Ya lo decía el gran Jim Rohn (empresario estadounidense, autor y orador motivacional): ''La diferencia entre la casa de un rico y un pobre es que el pobre suele tener una gran televisión y el rico una gran librería.''

Y bueno dicho esto, me ha parecido buena idea intercambiar nuestras obras favoritas en cuento a emprendimiento se refiere, obras que todo emprendedor necesita haber leído y tener en su librería personal. No hace falta que sean 3, yo voy a dar 3 (para no escribir la Biblia) pero cada uno que comparta las que quiera.

1- *Sólo Una Cosa* de _Gary Keller_: En una sobrecarga de información y un mundo multitarea su mensaje es claro. Tienes que centrarse en una cosa. Los resultados extraordinarios se determinan directamente por lo estrecho que puedes hacer tu enfoque. Por supuesto, para la mayoría de nosotros es muy difícil de hacer. En esta obra Gary Keller desmonta todas las ideas prefijadas con las que nos orientamos en los diferentes ámbitos de nuestra vida para darnos una vision que nos permitira superar nuestros retos teniendo a la vez tiempo libre. Nos da pautas claras para ser mas productivos y eficaces y orientar nuestros esfuerzos slo en las cosas que nos ayudan a progresar, para centrarnos en SOLO UNA COSA.

2- *Cómo Ganar Amigos e Influir Sobre Las Personas* de_ Dale Carnegie_: Un clásico. En los tiempos actuales de tan alta competitividad, el valor estratégico de las relaciones humanas es algo que marca la diferencia. Este libro, uno de los más vendidos en las últimas décadas, es la auténtica revolución que nos ayuda a potenciar el lado humano de la vida y las relaciones con otros. Imprescindible para alcanzar la más alta excelencia tanto profesional como personal.

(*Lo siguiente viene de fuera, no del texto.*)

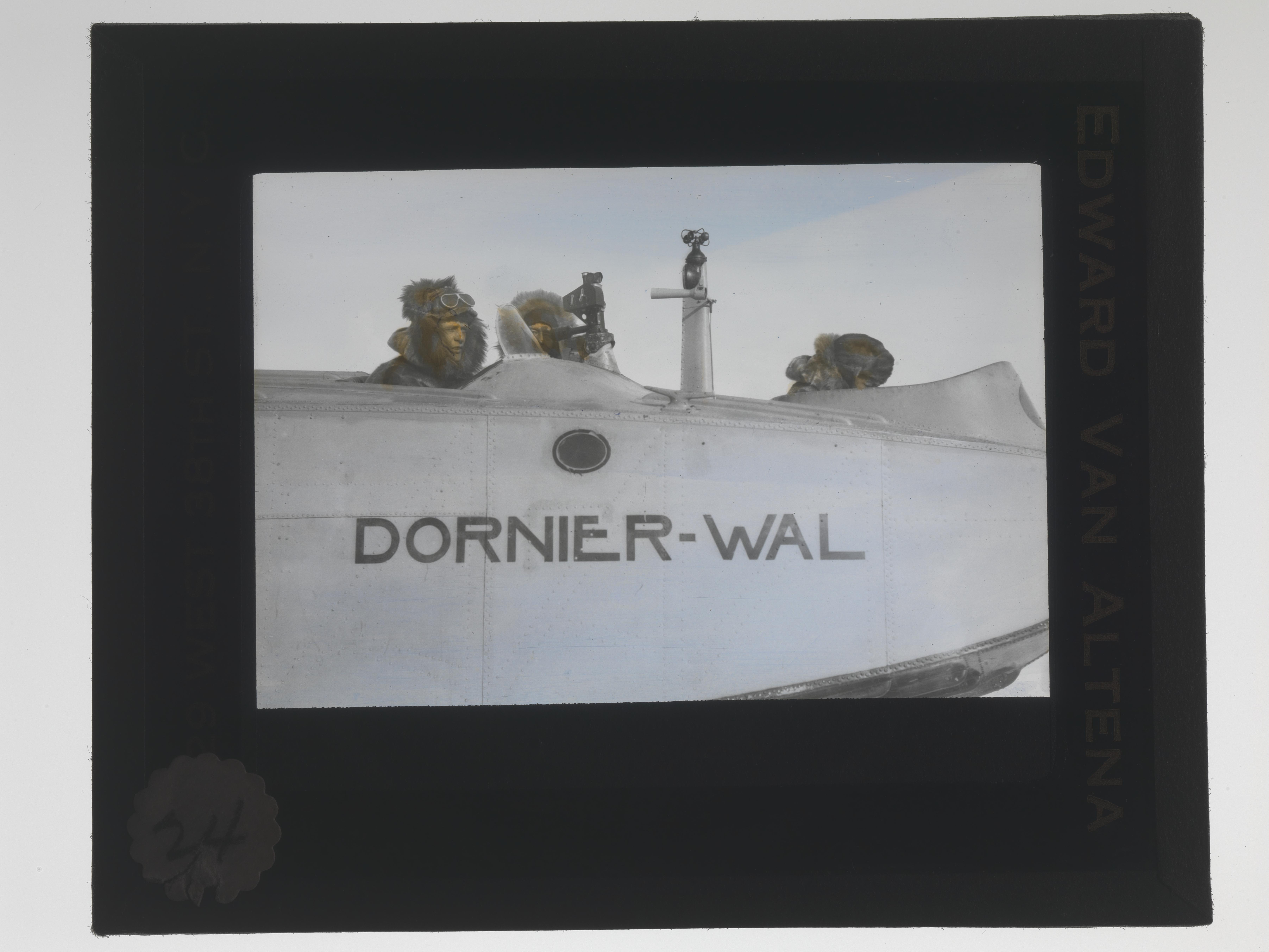 Bildet er hentet fra Nasjonalbibliotekets bildesamling. Anmerkninger til bildet var: Tittel hentet fra den gamle Amundsen-basen Depicted person: Dietrichson, Leif Ragnar Depicted person: Ellsworth, Lincoln Depicted person: Omdal, Oskar
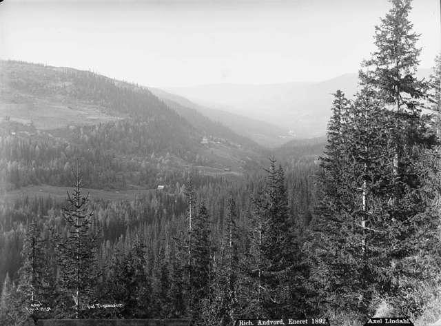 Fra Tonsåsen, Fjellsbygda mot venstre og Nord-Etnedal rett frem, Bruflat ligger nedrst i den skarpe dalen som skjærer seg ned midt i bildet.
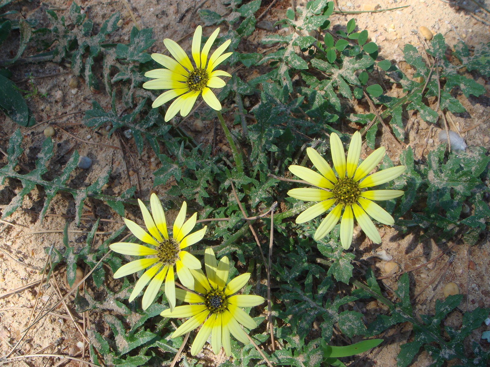 Arctotheca calendula Chiclana, Cádiz, España

3- *El Cuadrante Del Flujo Del Dinero: Guía del Padre Rico Hacia La Libertad Financiera* de _Robert. T. Kiyosaki_. Si quieres triunfar y tener mucho dinero algún día, tienes que entender cómo funciona el juego del dinero y este sistema. En este libro Robert Kiyosaki explica todo lo que necesitas saber sobre el dinero y sobre cómo funciona el sistema en el que vivimos. Este probablemente te deje con la boca abierta...como me dejó a mí.


Bueno pues ahí están los míos. ¡Vamos a hacer de este post uno realmente bueno y beneficioso para todos! ¿Cuales son vuestros libros favoritos como emprendedor?


----------



## John Galt 007 (22 May 2016)

Estas cosas no se aprenden leyendo libros, sino haciéndolas.


----------



## Arman Echevarria (22 May 2016)

John Galt 007 dijo:


> Estas cosas no se aprenden leyendo libros, sino haciéndolas.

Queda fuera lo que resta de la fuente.